Friday, March 19, 2010

Activists Statewide Urged to Support Tougher Rules on Natural Gas Drilling

NorthcentralPA.com
March 19, 2010

HARRISBURG – Clean Water Action e-mailed tens of thousands of its members in Pennsylvania, calling on them to tell legislators to support H.B. 2213 that would beef up protections of drinking water sources and require tougher inspections when companies drill for gas in the Marcellus shale formation.

Representative Bud George (D- Clearfield) is sponsoring HB 2213 that would update many out of date aspects of the Pennsylvania Oil and Gas Act, the act that governs how the oil and gas industry drills for natural gas in Pennsylvania. The Oil and Gas Act was written before the new deep shale drilling for gas began here, and needs to be strengthened and updated to reflect the potential hazards of the new drilling techniques.

“Deep shale or Marcellus Shale natural gas drilling costs more money and uses more water than traditional natural gas drilling. It’s different by perhaps one or two orders of magnitude, and that’s why it’s not fair to say that drilling has been going on in our state for 70 years. This is something new,” said Myron Arnowitt, PA State Director for Clean Water Action.

“Our organization, Citizens for Clean Water, is proud to endorse H.B. 2213. Our regulations aren’t any good if no one double-checks the drilling industry’s work,” said Vera Scroggins in Susquehanna County.

HB 2213 includes these tougher standards:

  • Disclosure of the actual recipes of hazardous chemicals added to water in the hydrofracking process.
  • Inspections by DEP each time a gas well is sited, drilled, cased, cemented, completed, altered and stimulated.
  • Extra precautions near residential water wells
  • Increased bonding requirements to accurately reflect the state’s costs for plugging and reclaiming abandoned wells.
  • Affirmation of the right of municipalities to govern the hours and locations of drilling activity (this requirement was upheld in a recent PA Supreme Court case)

"I am a resident of an area with heavy drilling activity. I support this legislation. These protections are long overdue. If they were in place from the start maybe my pond would not have been contaminated.” said Ron Gulla from Hickory Township in Washington County.

“I urge the Pennsylvania house to pass HB2213 by Bud George. We need its improvements to the Oil and Gas act. It improves the water protection provisions, increases the well inspection requirements, increases permit fees to fund the DEP, requires frac chemical disclosure, adds more realistic bonding requirements, and excludes Marcellus wells from the blanket bond option.”, said Wayne Chudleigh of Union Dale, PA.

"We are outraged by the dismal impact of shale gas drilling in our state so far,” said Iris Marie Bloom of Protecting Our Waters (POW) in Philadelphia. “POW calls for a statewide moratorium for Pennsylvania, and an outright ban on shale gas drilling in the Delaware River Basin, which supplies drinking water to 15 million people. We strongly support Rep. George's bill because it provides an absolute minimum of protection for the people, land, and waters of Pennsylvania.”

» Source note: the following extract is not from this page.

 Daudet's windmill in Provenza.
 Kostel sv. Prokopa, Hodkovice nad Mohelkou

“Clean natural gas does not exist if you take into account the dirty extraction process and all that it encompasses-from huge amounts of diesel fuel used to run the machinery, trucks, generators, bulldozers, the arsenal of chemicals, waste water and the resulting destruction to landscape, environment and lives,” Said Victoria Schweitzer of Dimock, Pennsylvania . “This “bridge fuel” as it is called is a disastrous chapter of the Commonwealth's history in the making. What will be on the other side of that bridge when the last rig leaves? That is why we need Representative George’s bill." (Victoria’s ground water was contaminated by Marcellus Shale Gas drilling near her property.)

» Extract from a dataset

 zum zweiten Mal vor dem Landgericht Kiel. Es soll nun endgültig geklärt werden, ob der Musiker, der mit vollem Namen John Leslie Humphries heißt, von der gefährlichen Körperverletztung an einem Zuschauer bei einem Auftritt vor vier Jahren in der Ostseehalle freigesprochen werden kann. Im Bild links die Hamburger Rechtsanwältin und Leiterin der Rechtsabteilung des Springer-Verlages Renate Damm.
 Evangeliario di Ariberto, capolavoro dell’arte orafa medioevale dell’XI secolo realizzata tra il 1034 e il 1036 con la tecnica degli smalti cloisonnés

“We support HB 2213, which would put some much-needed but reasonable controls on the gas drilling industry in Pennsylvania. Many more common sense controls are necessary, but this is a start,” said Ellie Hyde of the South Branch Tunkhannock Creek Watershed Coalition. “It is unconscionable that an industry with as much potential to contaminate the water we drink and depend on, should be exempt from laws and regulations that other industries must follow.”

Clean Water Action is an organization of 1.2 million members, including 150,000 Pennsylvanians, working to empower people to take action to protect America's waters, build healthy communities and to make democracy work for all of us. For 36 years Clean Water Action has succeeded in winning some of the nation's most important environmental protections through grassroots organizing, expert policy research and political advocacy focused on holding elected officials accountable to the public.